Tarifer sur le fan-out par pilier et le panel de personas

Le scoping mot-clé sous-évalue systématiquement le travail de mesure ou le survend, il n'est jamais juste. La tarification d'une mission GEO doit se fonder sur le fan-out — le déploiement combinatoire des requêtes générées à partir d'un pilier — et la matrice des personas testés.

Le mot-clé est une abstraction SEO qui ne correspond à rien dans la mécanique générative.

Pour évaluer la solidité d'une entité sur un pilier donné, la méthodologie Sonar génère une largeur d'environ 1000 requêtes exploratoires. Ce volume est ensuite croisé avec un panel standard de 9 personas, testé sur 3 plateformes distinctes. Ce n'est plus une liste plate, c'est une matrice de mesure en trois dimensions. En tarifant sur cette base, vous justifiez le coût de l'infrastructure de test et de l'analyse des données.

Le bénéfice est financier et opérationnel : vous vendez une capacité d'analyse exhaustive, impossible à contester, dont les coûts de run sont parfaitement maîtrisés par l'agence.

Traduire la demande client mot-clé en périmètre entité

Face à la fameuse liste Excel du prospect, la pire réaction est le rejet brutal. La meilleure est la traduction. Utilisez ses mots-clés comme matière première pour extraire les entités sous-jacentes. Regroupez les intentions lexicales éparpillées en piliers thématiques clairs et unifiés.

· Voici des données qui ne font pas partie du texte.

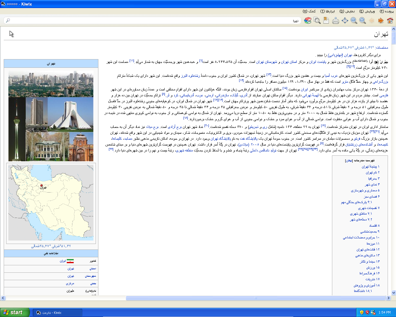 Capture d'écran de Kiwix avec Wikipédia en farsi

  • Auditez la liste pour identifier les 3 à 5 entités réelles qui s'y cachent.
  • Cartographiez ces entités face aux piliers d'expertise du client.
  • Définissez les personas nécessaires pour couvrir l'ensemble du cycle d'achat.

Montrez-lui que ses 300 requêtes ne couvrent en réalité que trois entités et deux personas. Présentez ensuite la carte enrichie : les piliers manquants, les angles morts sémantiques, et le déploiement réel nécessaire pour couvrir son marché face aux IA. Cette conversion éducative déplace la discussion du volume vers la structure.

Le bénéfice final ? Vous transformez une demande d'exécution bas de gamme en une mission de conseil stratégique, facturée à sa juste valeur et cadrée pour réussir.